I would like to second this as well. I know CR Guy doesn't make things up on a whim, but it is a lens I have been waiting for and hope will be coming soon..

PS i shoot with a 400mm 2/8 lens on a monopod with no ball head. and I feel fine


----------



## UncleFester (Sep 26, 2011)

Another fun article ...


http://www.luminous-landscape.com/reviews/accessories/wimberley.shtml


----------



## JR (Sep 27, 2011)

Hey guys, what about the 24-105L f4 IS zoom lens? Any thoughts if it might be updated with the release of upcoming new bodies or do you think the focus will be on updating the 24-70L f2.8 instead? Sorry I know thoses were not on the original list of this post but was wondering because i plan to buy the 24-105 (already have lots of prime lens), but would wait if a new version is coming in the coming months...???


----------



## neuroanatomist (Sep 29, 2011)

JR said:


> Hey guys, what about the 24-105L f4 IS zoom lens? Any thoughts if it might be updated with the release of upcoming new bodies or do you think the focus will be on updating the 24-70L f2.8 instead? Sorry I know thoses were not on the original list of this post but was wondering because i plan to buy the 24-105 (already have lots of prime lens), but would wait if a new version is coming in the coming months...???



There was a previous CR1 rumor about a 24-105mm MkII. Personally, I think Canon will place a higher priority on the 24-70mm f/2.8L.


----------



## TW (Sep 29, 2011)

JR said:


> Hey guys, what about the 24-105L f4 IS zoom lens?
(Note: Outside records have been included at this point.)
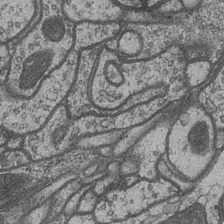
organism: Drosophila
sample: Optic medulla
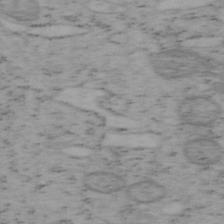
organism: Mouse
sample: OT-I killer T cells with ID8 ovarian cancer cells
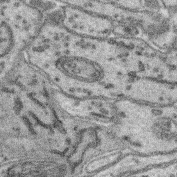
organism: Mouse
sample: Retina
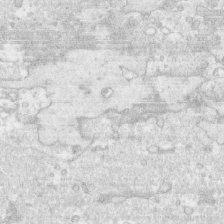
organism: Human
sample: CRL-1474
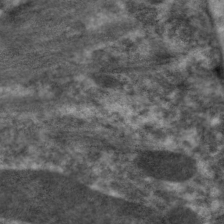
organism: C. elegans
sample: Pharynx
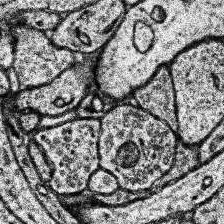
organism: Human
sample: Temporal Lobe
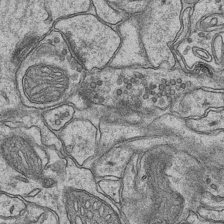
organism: Mouse
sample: CA1 Hippocampus
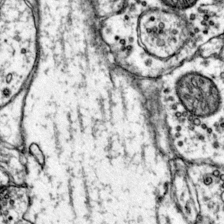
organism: Mouse
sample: Primary visual cortex
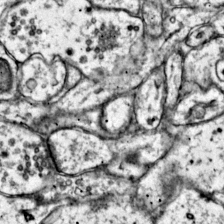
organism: Mouse
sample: Primary visual cortex
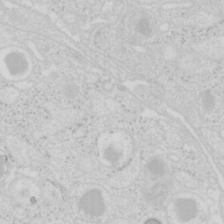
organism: Mouse
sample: Pancreas
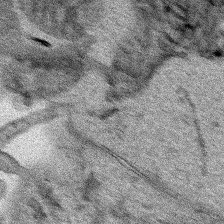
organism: Human
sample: Mitochondria in HCT116 cells
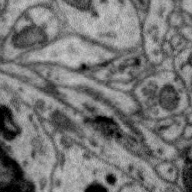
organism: Zebra finch
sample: Brain
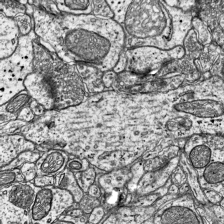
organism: Mouse
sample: Visual Cortex
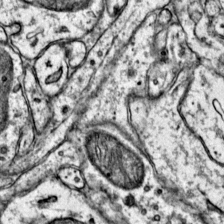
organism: Mouse
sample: Primary visual cortex
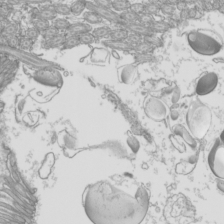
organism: Mouse
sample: Cilia; mouse epididymis
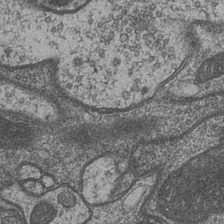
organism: Drosophila
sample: Optic medulla
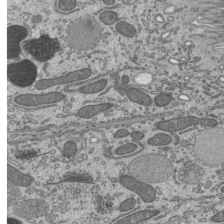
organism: Mouse
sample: Mouse epididymis efferent ductule cilia
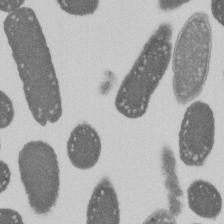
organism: E. coli
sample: Bacterial nucleoid
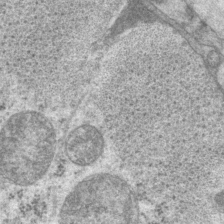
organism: P. pacificus
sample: Pharynx
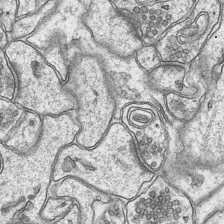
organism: Mouse
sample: CA1 Hippocampus
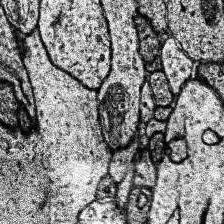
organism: Human
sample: Temporal Lobe
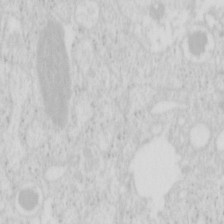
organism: Mouse
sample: Pancreas
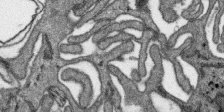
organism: Human
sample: Lung epithelial cells, uninfected (mock) control
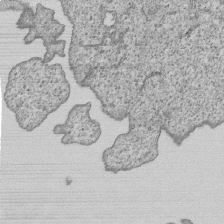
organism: Human
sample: MDA-MB-231 cells
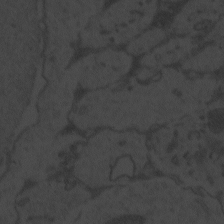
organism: Zebrafish
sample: Macrophage infected with Toxoplasma gondii
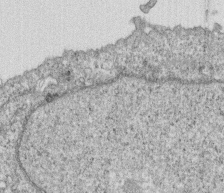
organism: Human
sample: HeLa cell HIV synapse
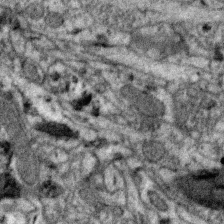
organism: Zebra finch
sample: Brain
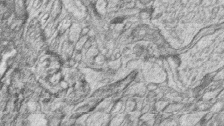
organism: Zebrafish
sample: synaptic ribbons in rod cells and cone cells
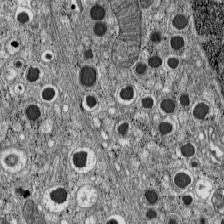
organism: C57BL Mouse
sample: Pancreatic islet
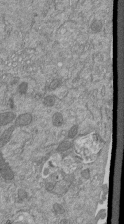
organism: Mouse
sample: ED-1 cell nuclei; centrioles
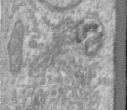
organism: Human
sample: Centriole in RPE cells
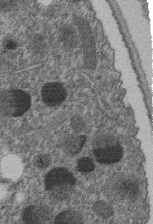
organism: C. elegans
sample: C. elegans embryo early stage
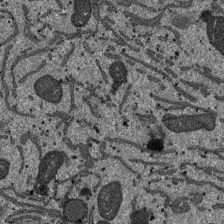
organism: Human
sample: Lung epithelial cells infected with SARS-CoV-2
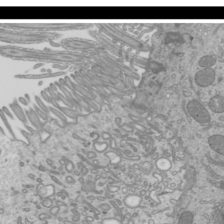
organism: Mouse
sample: Cilia; mouse epididymis
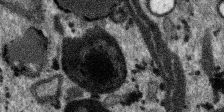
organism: Human
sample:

Any thoughts if it might be updated with the release of upcoming new bodies or do you think the focus will be on updating the 24-70L f2.8 instead? Sorry I know thoses were not on the original list of this post but was wondering because i plan to buy the 24-105 (already have lots of prime lens), but would wait if a new version is coming in the coming months...???



The EF 24-105 f4 is fairly new, just now turning 6 years old...and although the 24-70 is only 3 years older, it lacks IS and has a couple of design issues concerning curvature of field and edge sharpness, and a reputation for poor QC in the manufacturing process, possibly also due to its design. 

This combination of issues and perceptions, its position as a top-tier pro lens, and the years of clamoring for a re-design make its replacement probably the most-anticipated lens out there.

Most likely? Well, that's why we're on a "rumors" site, isn't it?


----------



## photophreek (Sep 29, 2011)

I remember this discussion a few months back and one poster thought that the 24-70mm would be released with the 5D 3. Well, the OP got a few "strongly disagree" responses. The responses all seemed to suggest that the 24-105 II would be released with the 5D 3, since the 24-105 is more general purpose lens than the 24-70mm. I'd like to see a 24-70 with IS, but it won't make me run out and get one if it appears with the 5D 3 or 1Ds Mk IV. Very happy with the one I have as it's rarely off my 7D.


----------



## moreorless (Oct 2, 2011)

photophreek said:


> I remember this discussion a few months back and one poster thought that the 24-70mm would be released with the 5D 3. Well, the OP got a few "strongly disagree" responses. The responses all seemed to suggest that the 24-105 II would be released with the 5D 3, since the 24-105 is more general purpose lens than the 24-70mm. I'd like to see a 24-70 with IS, but it won't make me run out and get one if it appears with the 5D 3 or 1Ds Mk IV. Very happy with the one I have as it's rarely off my 7D.



I'd tend to agree with that, if a new 24-70 comes out it will more likely be with the new flagship IMHO where as if we see a new 24-105 it'll probabley have a longer range and come out with the 5D mk3.

Not seen any rumours about one but my own prefference would be for a zoom between UWA and Standard, something like a 20-70 f/4 or EF-S equivilent. Theres been talk of a Pentax 12-35 on crop for awhile I see but besides that I'm supprized nobody has gone after that market as a general purpose landscape lens.


----------



## Edwin Herdman (Oct 8, 2011)

TW said:


> Are you hearing anything on these? Any thoughts?


Given how bad the "rumors" have been, I'm fine with not hearing anything about more imaginary products.

I'm all on board for a new 45mm TS-E though, I'd use it often.


----------